We’re in “make-do” mode, all of us, I think, if Facebook posts are any proof of our human tendency toward creativity in times of adversity. I suspect we approached the initial days of lockdown as some sort of socially responsible spring break, finding projects and crafts and self-sufficiency strategies that would make our ancestors nod approvingly, and give us great stories to share over lunch with our colleagues when we all returned to our regularly-scheduled workplace routines. But that hasn’t happened yet, and I’ve seen strong and heartening evidence that our own romantic gardening efforts are now focused on sharing what we grow with our neighbors, doing porch drop-offs of greens and baseball bat-sized zucchini and Principe Borghese tomatoes, waving and smiling at each other through the windows as we walk away.
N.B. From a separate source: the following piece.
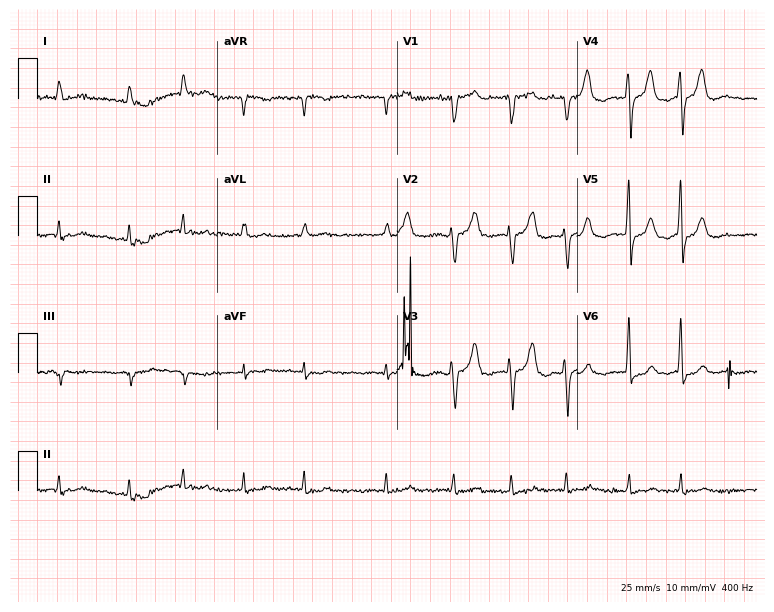
12-lead ECG from an 83-year-old male (7.3-second recording at 400 Hz). Shows atrial fibrillation.
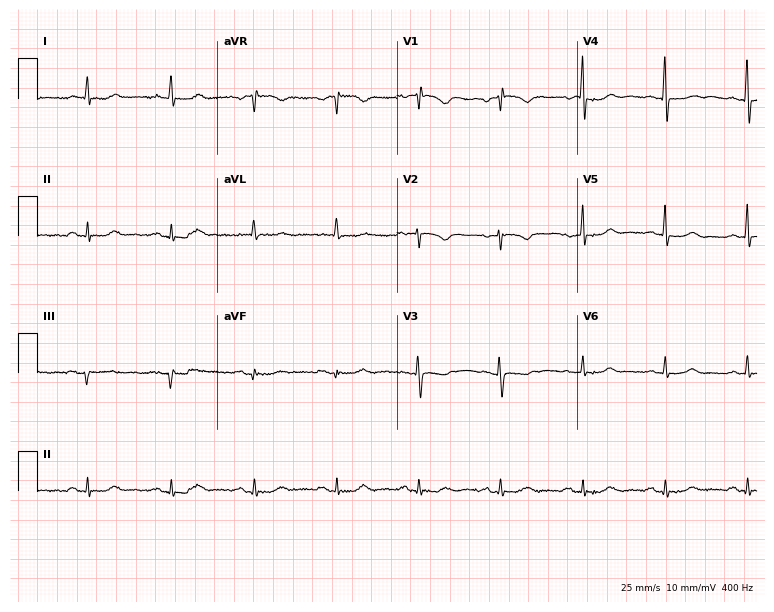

As staying at home stretches into a third month and who knows how many more beyond that, we come to a deeper appreciation for what it takes to live. And survive. As community.
When Patrick’s late father, Larry, was settled and tucked into a life beyond the 9 - 5, he often remarked “retirement has nothing to do with doing nothing”. I suspect he may have initially imagined a post-workplace life through the lens of idle leisure and anticipated more than a few episodes of boredom. At times, with this lockdown “social” distancing strategy in place to flatten the curve sooner (could we please consider revising that to “physical” distancing? It’s more accurate, and a lot more soothing to my ears), it feels like Patrick and I are in some strange sort of forced retirement practice, figuring out how to be with each other for extended periods of time, tending to what needs our attention outside the comfortable old walls of our living room, and learning what we’re capable of physically as we take on the more neglected areas of the land that lets us be here. So far so good, my friends, I’m happy to say. Inside, the sprouts have officially become plants, and outside, the two-wheeled garden cart awaits its next load of blow-torched ironweed and blackberry stalks.
We’ve all gotta do what we can. Right?